Beginning on page 36 of the transcript , Dr. Alan Heslop (founding director of the highly partisan Rose Institute and principal of 2001 mapping consultant National Demographics Corp), during a power point presentation to the AIRC, described how to "solve political problems" inherent in redistricting:
...indeed in all legislative processes I know of, the multiplicity of criteria is viewed by incumbents and their staffs as an advantage because you can choose this criterion here to solve that political problem and these other criterion there to solve another political problem and the underlying basis, and who's to criticize them? Perhaps we'd do it in their place. Perhaps the underlying basis for use of the criteria is not the criteria itself, incumbents, parties, or whatever.
Now, this is an occasion of a cross process using a very different perspective. How does the Commission resolve possible conflicts or prioritization of standards?
We suggest in this Power Point some resolutions for problems that we have described. Let me begin with a rehearsal of the Proposition 106 criteria, the federal mandates, and the grid adjustments. No doubt as you read Proposition 106, it unequivocally requires equal population standards. There is the same kind of unequivocality as to the Voting Rights Act Amendments. But then we come to the Proposition 106 criteria as listed in Section 14 C, D, E, and F. And the question that I posed in the first presentation was how is the Commission to apply these criteria?

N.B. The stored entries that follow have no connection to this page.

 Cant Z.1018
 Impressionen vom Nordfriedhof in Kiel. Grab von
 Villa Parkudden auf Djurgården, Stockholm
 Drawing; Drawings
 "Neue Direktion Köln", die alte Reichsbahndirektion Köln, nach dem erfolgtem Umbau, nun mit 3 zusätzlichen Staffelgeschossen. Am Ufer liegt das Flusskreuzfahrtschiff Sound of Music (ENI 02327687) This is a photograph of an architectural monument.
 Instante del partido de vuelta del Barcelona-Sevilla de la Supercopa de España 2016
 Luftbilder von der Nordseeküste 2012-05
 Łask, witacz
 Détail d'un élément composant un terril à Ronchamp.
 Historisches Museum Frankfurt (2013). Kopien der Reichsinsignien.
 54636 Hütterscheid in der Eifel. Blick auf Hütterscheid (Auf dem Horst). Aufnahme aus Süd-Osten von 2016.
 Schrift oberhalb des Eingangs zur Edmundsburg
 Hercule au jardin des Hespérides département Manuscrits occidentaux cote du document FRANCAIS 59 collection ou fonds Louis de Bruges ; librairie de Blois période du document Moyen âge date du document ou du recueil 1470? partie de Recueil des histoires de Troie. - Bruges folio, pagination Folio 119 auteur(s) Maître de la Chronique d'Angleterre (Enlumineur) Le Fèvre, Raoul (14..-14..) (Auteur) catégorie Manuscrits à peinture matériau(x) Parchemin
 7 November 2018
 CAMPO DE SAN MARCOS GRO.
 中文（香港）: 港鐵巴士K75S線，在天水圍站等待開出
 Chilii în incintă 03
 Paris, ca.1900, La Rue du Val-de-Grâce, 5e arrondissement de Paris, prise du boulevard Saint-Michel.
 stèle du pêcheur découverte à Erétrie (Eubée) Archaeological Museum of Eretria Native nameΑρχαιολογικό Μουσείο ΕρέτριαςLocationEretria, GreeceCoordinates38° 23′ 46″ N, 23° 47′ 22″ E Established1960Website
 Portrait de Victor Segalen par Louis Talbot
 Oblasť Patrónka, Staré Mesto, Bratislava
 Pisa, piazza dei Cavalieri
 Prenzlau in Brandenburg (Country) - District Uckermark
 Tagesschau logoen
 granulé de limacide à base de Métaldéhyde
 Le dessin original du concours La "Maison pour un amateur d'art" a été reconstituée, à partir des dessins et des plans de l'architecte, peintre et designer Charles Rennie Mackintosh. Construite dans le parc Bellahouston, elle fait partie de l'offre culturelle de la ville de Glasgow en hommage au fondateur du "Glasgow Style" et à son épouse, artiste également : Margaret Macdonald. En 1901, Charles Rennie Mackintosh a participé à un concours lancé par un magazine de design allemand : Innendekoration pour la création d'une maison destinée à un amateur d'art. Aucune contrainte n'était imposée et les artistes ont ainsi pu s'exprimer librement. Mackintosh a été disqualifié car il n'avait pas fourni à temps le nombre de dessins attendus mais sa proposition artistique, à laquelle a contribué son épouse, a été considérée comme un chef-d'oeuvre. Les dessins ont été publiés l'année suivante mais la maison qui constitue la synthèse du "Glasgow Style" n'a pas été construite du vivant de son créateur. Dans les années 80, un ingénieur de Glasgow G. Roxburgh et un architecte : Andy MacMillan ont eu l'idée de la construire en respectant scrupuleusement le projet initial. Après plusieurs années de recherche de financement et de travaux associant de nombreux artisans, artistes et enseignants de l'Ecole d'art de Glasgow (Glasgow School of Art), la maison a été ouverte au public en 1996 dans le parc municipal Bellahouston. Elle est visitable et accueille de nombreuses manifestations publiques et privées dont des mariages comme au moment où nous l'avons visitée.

Which criteria should have priority?
What happens when a particular area, when you are examining a particular line of districting, what about competition among these criteria and how should that competition be resolved? We think that the Commission, because it is involved in a very different process from legislative redistricting, needs a principal method of prioritizing these criteria. And we think that this method is found in the process set up by Proposition 106 itself and in arguments made on behalf of Proposition 106 at the time of its passage.
The transcript excerpts show clearly that NDC and Alan Heslop suggested the AIRC use the language of Prop 106, which he believed puts competitiveness as the lowest priority criterion, as the guide in the process.
The Arizona Supreme Court, finally in 2009, declared that methodology to be flawed and inappropriate.
Fast forward to 2011. The same interests that found convenient methods for sidestepping the wishes of the voting public are fighting like drowning swimmers to find a way to preserve the status quo. Most of them are conducting their survival fight behind the scenes. Others, like Frank Antenori and Terri Proud, prefer the brash, in-your-face approach. And Proud Terri keeps right on rolling along, this week getting the Arizona Daily Star to publish her mindless drivel and Tucson radio personality Bill Buckmaster to let her rant on the airwaves.
In the meantime, the press is failing tremendously at getting to the essence of this story.
So are you saying we are screwed? Is the GOP in this state just going to do as usual what ever they want and who cares about a little thing called the law? The media other than channel 5 sometimes and the New Times is on the GOP side so what do you suggest?
ReplyDeleteOn the contrary, Jim, the first thing we do is expose the GOP and its tactics. And we MUST participate in the process, we must support the IRC in what it is working to do and we must let the GOP know that we will NOT roll over and play dead.
ReplyDeleteNo, I think the controversy is happening because they know THEY are screwed.
In several documents, clues emerge as to the real fear of the GOP and tea party instigators. They know the natural result of a fair redistricting process will eliminate the supermajority they have built up and enjoyed over the last decade. And they are terrified to allow the people to actually have a say.